International Classification of Primary Care (ICPC) coded general practitioner (GP) contacts combined with the mention of "Sjögren" in the disease episode titles, were found to best translate the formal classification criteria to a selection algorithm for pSS. A total of 1462 possible pSS patients were identified in primary care (mean prevalence 0.7‰, against 0.61‰ reported globally). The DIS contained 208 545 patients with a Sjögren related DRG or ICD10 code (prevalence 2017: 2.73‰). A total of 2 577 577 patients from Nivel PCD were linked to the DIS database. A total of 716 of the linked pSS patients (55.3%) were confirmed based on the DIS.
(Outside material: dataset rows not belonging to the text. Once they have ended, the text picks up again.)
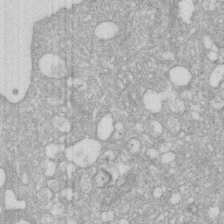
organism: Human
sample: HIV infected U937 cells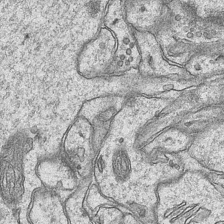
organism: Mouse
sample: CA1 Hippocampus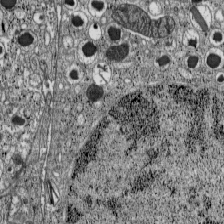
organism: C57BL Mouse
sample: Pancreatic islet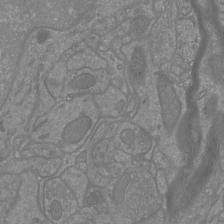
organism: Mouse
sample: Cortical neurons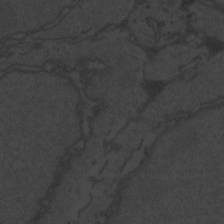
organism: Zebrafish
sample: Macrophage infected with Toxoplasma gondii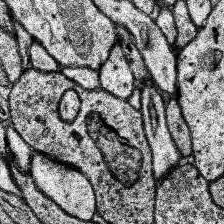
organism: Human
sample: Temporal Lobe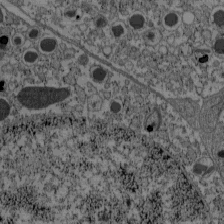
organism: C57BL Mouse
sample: Pancreatic islet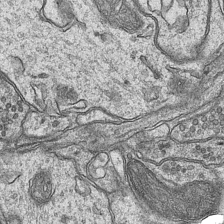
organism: Mouse
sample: CA1 Hippocampus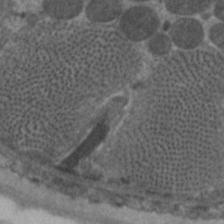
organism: C. elegans
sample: Pharynx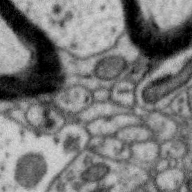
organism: Zebra finch
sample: Brain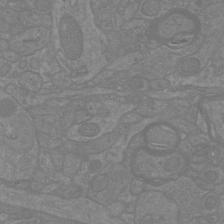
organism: Mouse
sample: Cortical neurons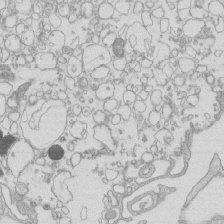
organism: Mouse
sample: Macrophages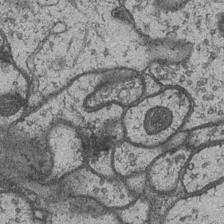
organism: Drosophila
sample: Optic medulla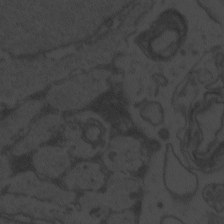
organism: Zebrafish
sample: Macrophage infected with Toxoplasma gondii

Our study finds that GP electronic health records (EHRs) lack the granular information needed to apply the formal diagnostic criteria for pSS. The developed algorithm resulted in a patient selection that approximates the expected prevalence and characteristics, although only slightly over half of the patients were confirmed using the DIS. Without more detailed diagnostic information, the fitness for purpose of routine EHR data for patient identification and validation could not be determined.
本研究是欧盟资助项目HarmonicSS的一部分,旨在改善原发性干燥综合征(pSS)的治疗和诊断。pSS是一种诊断不足的长期自身免疫性疾病,主要影响唾液腺和泪腺。
我们评估了常规记录的初级保健和医院理赔数据在识别和验证pSS等复杂疾病患者方面的可用性。
通过使用Nivel初级保健数据库(PCD)的数据,将pSS的正式纳入和排除标准转化为患者选择算法,在初级保健中识别pSS患者,该数据库涵盖了2006年至2017年10%的荷兰人口。作为验证工作的一部分,将算法识别出的pSS患者与2013年至2017年国家医院保险理赔数据库(DIS)中记录的诊断相关分组(DRG)进行比较。
发现国际初级保健分类(ICPC)编码的全科医生(GP)接触记录,再加上疾病发作标题中提及“Sjögren”,最能将正式分类标准转化为pSS的选择算法。在初级保健中总共识别出1462例可能的pSS患者(平均患病率0.7‰,而全球报告的患病率为0.61‰)。DIS包含208545例患有与干燥综合征相关的DRG或ICD10编码的患者(2017年患病率:2.73‰)。Nivel PCD的总共2577577例患者与DIS数据库建立了关联。基于DIS,总共716例关联的pSS患者(55.3%)得到了确认。
我们的研究发现,GP电子健康记录(EHR)缺乏应用pSS正式诊断标准所需的详细信息。所开发的算法得出的患者选择结果接近预期的患病率和特征,尽管使用DIS仅确认了略超过一半的患者。如果没有更详细的诊断信息,就无法确定常规EHR数据用于患者识别和验证的适用性。